# Prehospital Pitocin



## fma08 (Nov 5, 2009)

Anyone have ideas where I could look to maybe find some stats on how often it is used nation wide, or studies done on whether it's beneficial or not in the prehospital setting? Something along those lines maybe?


----------



## s4l (Nov 5, 2009)

Why would you give pit preshosp?  Unless you want a baby in your rig, I wouldn't.


----------



## Scott33 (Nov 5, 2009)

s4l said:


> Why would you give pit preshosp?  Unless you want a baby in your rig, I wouldn't.



Post-partum hemorrhage refractory to fundal massage.


----------



## Onceamedic (Nov 5, 2009)

Scott33 said:


> Post-partum hemorrhage refractory to fundal massage.

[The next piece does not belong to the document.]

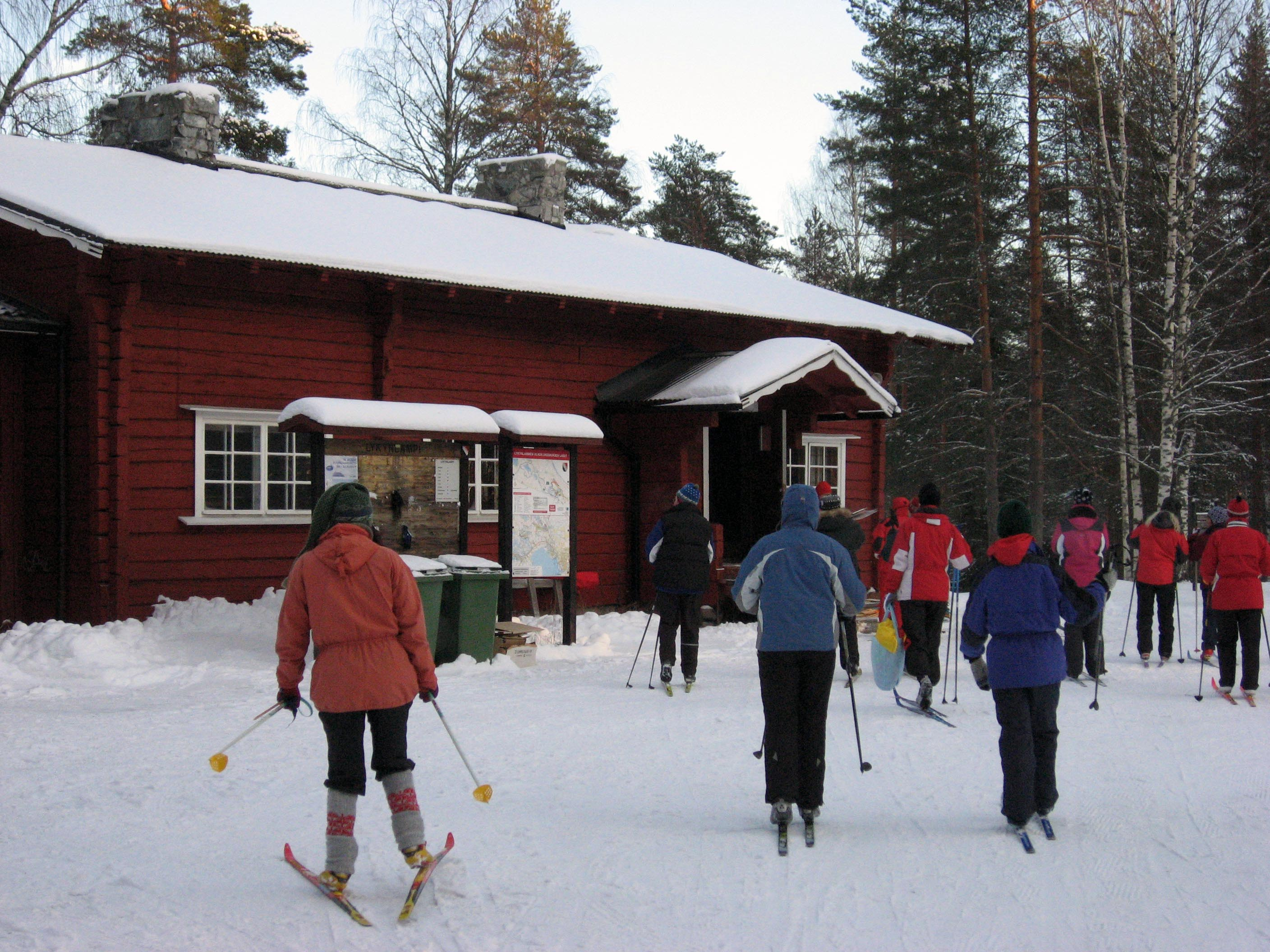 Lykymlampi skiing centre
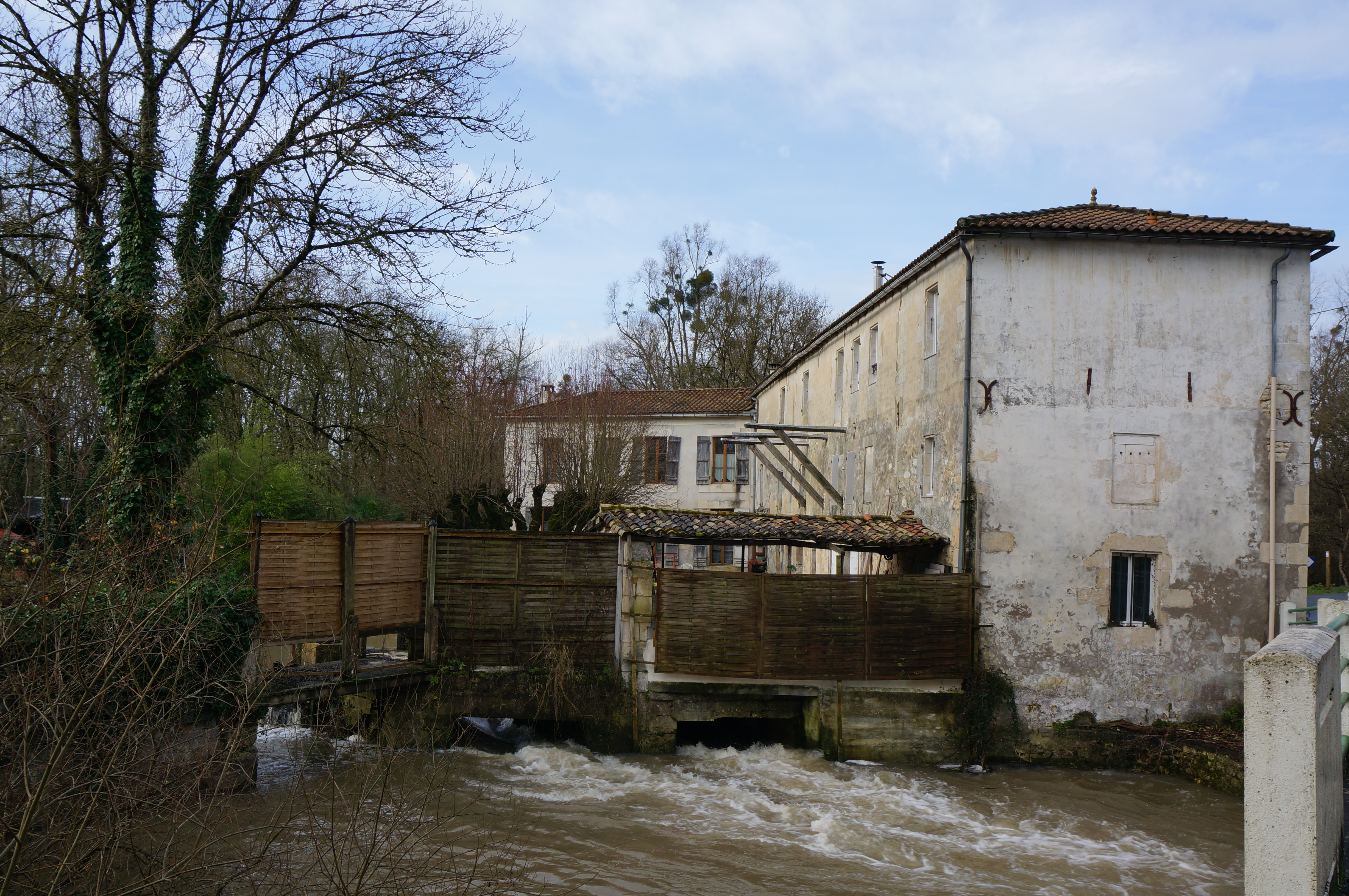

This is the only approved use of pitocin in our protocols.  The baby's already here.  It would be nice if it's mother didn't bleed to death.


----------



## EMSLaw (Nov 5, 2009)

Kaisu said:


> This is the only approved use of pitocin in our protocols.  The baby's already here.  It would be nice if it's mother didn't bleed to death.



Most of us consider that a major plus, yes.


----------



## fma08 (Nov 9, 2009)

Could some of you who have it in your protocols, post that protocol or a link to where it's at for me? I'm doing some research. Thanks^_^


----------



## cm4short (Nov 10, 2009)

ICEMA Protocols. http://www.co.san-bernardino.ca.us/icema/protocols/combman/p11%20p11003.pdf

We basically only monitor it. Your best way to learn about this Med is actually seeing it being used in the L&D. It's a very potent med and requires specialized monitoring equipment. Especially since most women can be very sensitive to even a minimal dose.


----------



## terrible one (Nov 10, 2009)

they use it in Kern Co, CA


----------



## FFMedic1911 (Nov 16, 2009)

We had it in our  protocols here at the dept. I work at.We never used it so we removed it.We are located in Kentucky.


----------



## DV_EMT (Nov 16, 2009)

pitocin is useless on a rig for only one reason...... early expiration. they only have about a 1 month expiration unless you make the IV bolus in the back of the rig with a vial of pitocin.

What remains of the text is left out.